* _SUPPLIED MATERIAL_:
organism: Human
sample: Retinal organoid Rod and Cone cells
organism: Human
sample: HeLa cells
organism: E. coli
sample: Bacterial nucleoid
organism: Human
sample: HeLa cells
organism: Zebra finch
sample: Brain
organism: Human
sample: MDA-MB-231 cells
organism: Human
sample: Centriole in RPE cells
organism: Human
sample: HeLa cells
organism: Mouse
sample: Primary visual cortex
---
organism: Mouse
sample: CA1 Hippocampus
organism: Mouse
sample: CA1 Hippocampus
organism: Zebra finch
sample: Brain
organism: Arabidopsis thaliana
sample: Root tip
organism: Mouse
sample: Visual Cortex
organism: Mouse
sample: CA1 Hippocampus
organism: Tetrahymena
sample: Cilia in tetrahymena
* * *
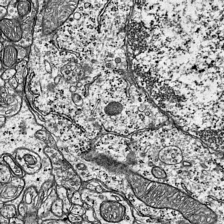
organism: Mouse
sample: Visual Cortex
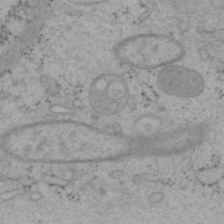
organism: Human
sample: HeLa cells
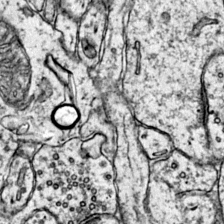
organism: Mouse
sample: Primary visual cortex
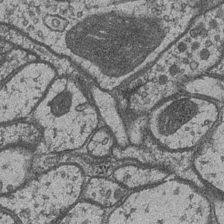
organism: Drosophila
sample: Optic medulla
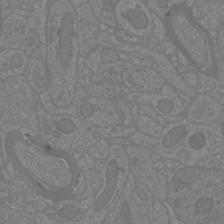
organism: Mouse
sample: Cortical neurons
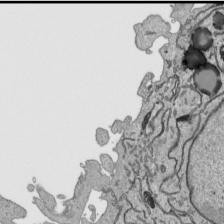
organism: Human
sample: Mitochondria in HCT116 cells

* _THE PROBLEM_:
Pictures in the material above should be skipped; print exactly the lines from the one with "organism: Drosophila" through the one with "sample: Mitochondria in HCT116 cells".

* _THE ANSWER_:
organism: Drosophila
sample: Optic medulla
organism: Mouse
sample: Cortical neurons
organism: Human
sample: Mitochondria in HCT116 cells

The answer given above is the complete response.